## DATA EXTRACTS

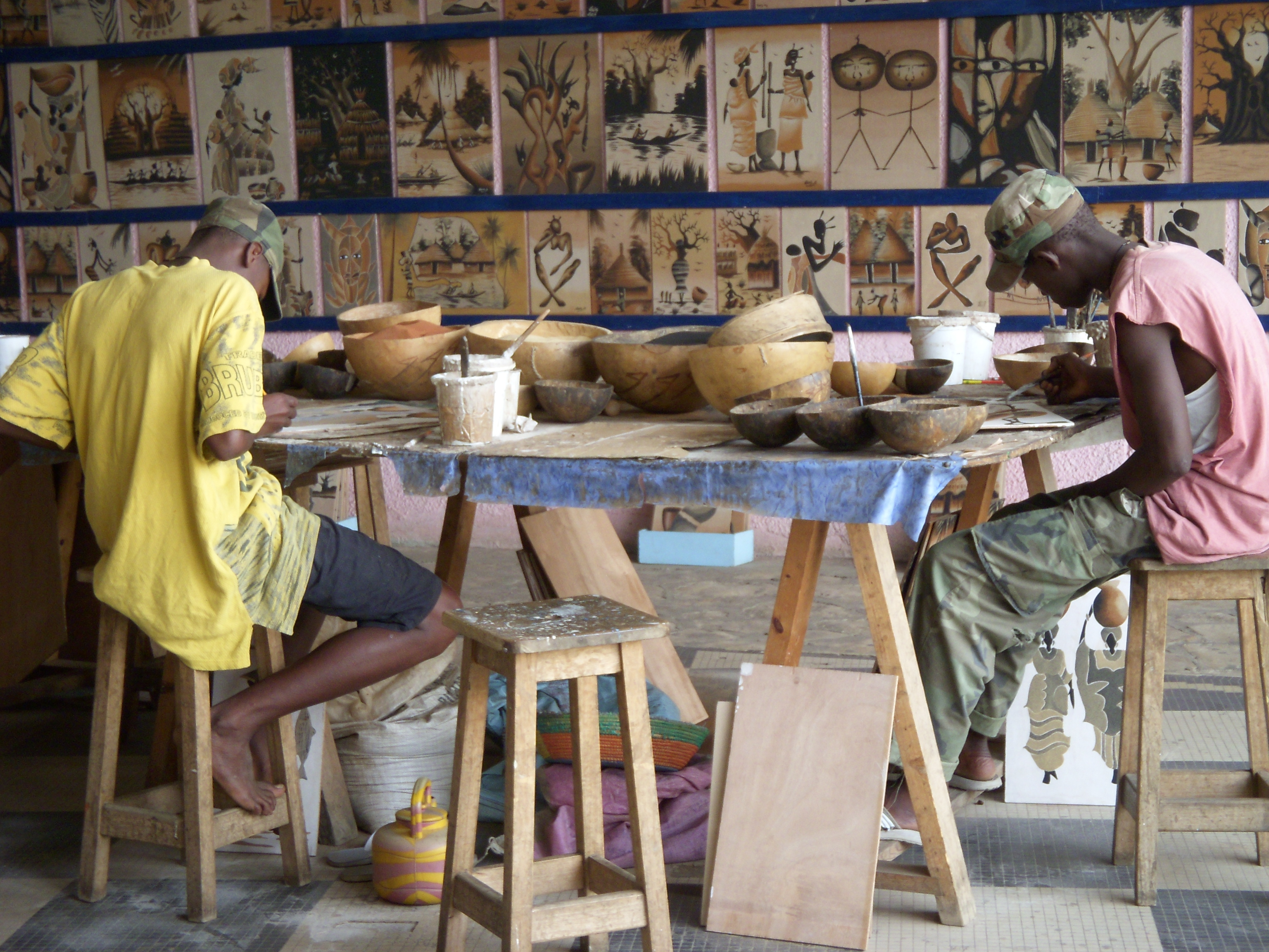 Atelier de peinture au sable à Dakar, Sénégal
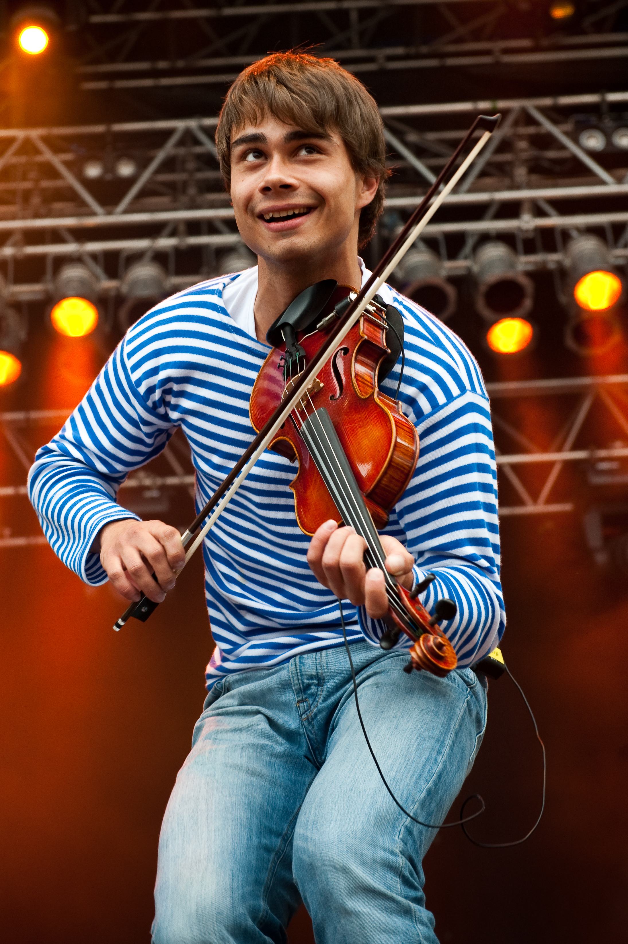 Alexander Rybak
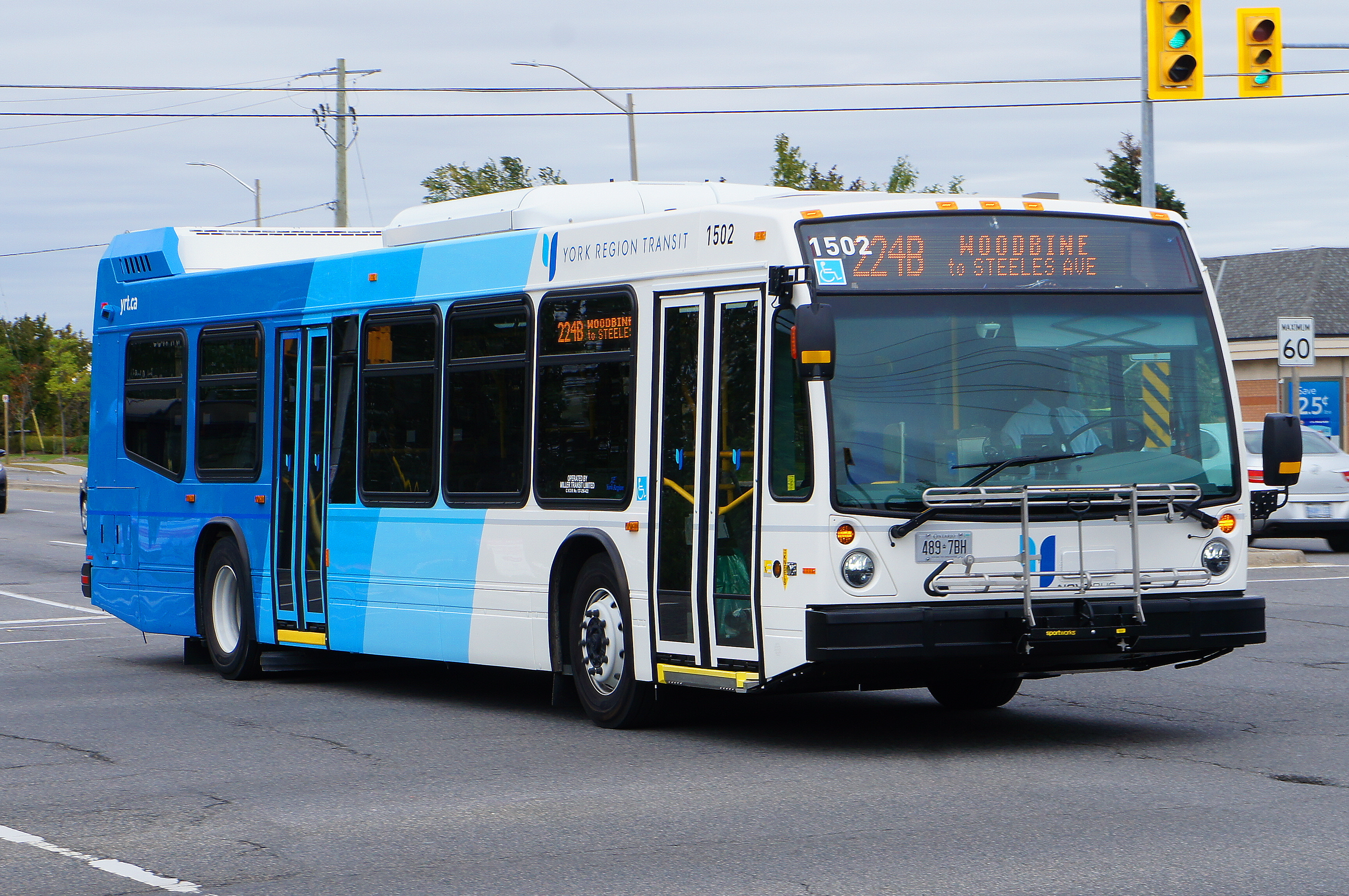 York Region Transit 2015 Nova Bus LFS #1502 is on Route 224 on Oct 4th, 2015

* * *

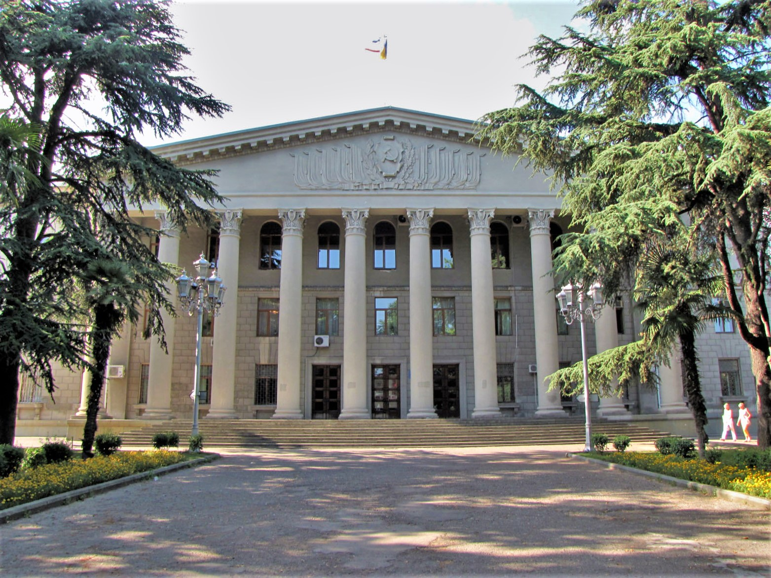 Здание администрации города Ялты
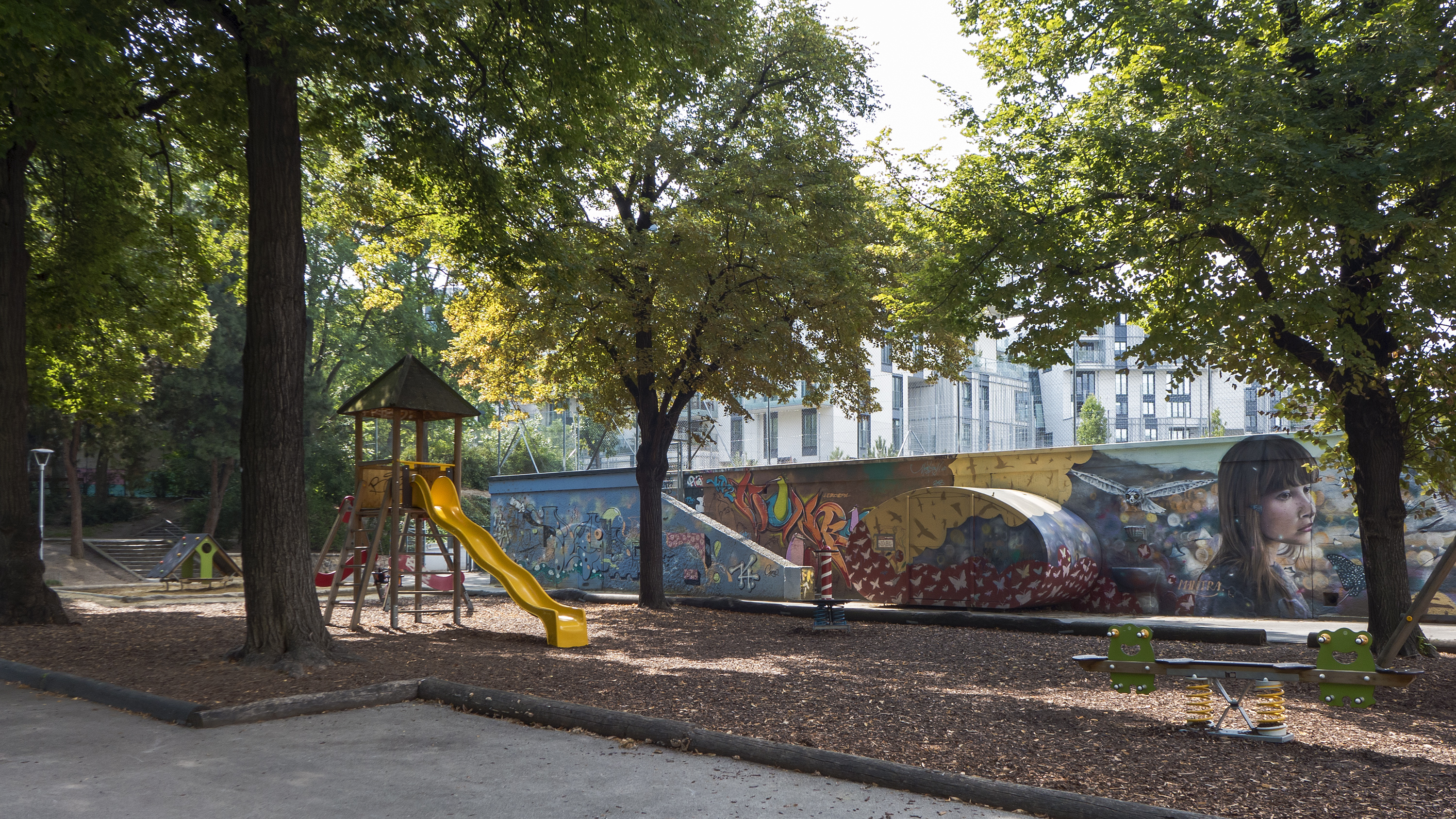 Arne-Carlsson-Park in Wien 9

## WHAT YOU NEED TO DO
Copy exactly the lines of the listing above between the one holding "Alexander Rybak" and the one holding "York Region Transit", inclusive; omit all pictures.

## EXERCISE SOLUTION
 Alexander Rybak
 York Region Transit 2015 Nova Bus LFS #1502 is on Route 224 on Oct 4th, 2015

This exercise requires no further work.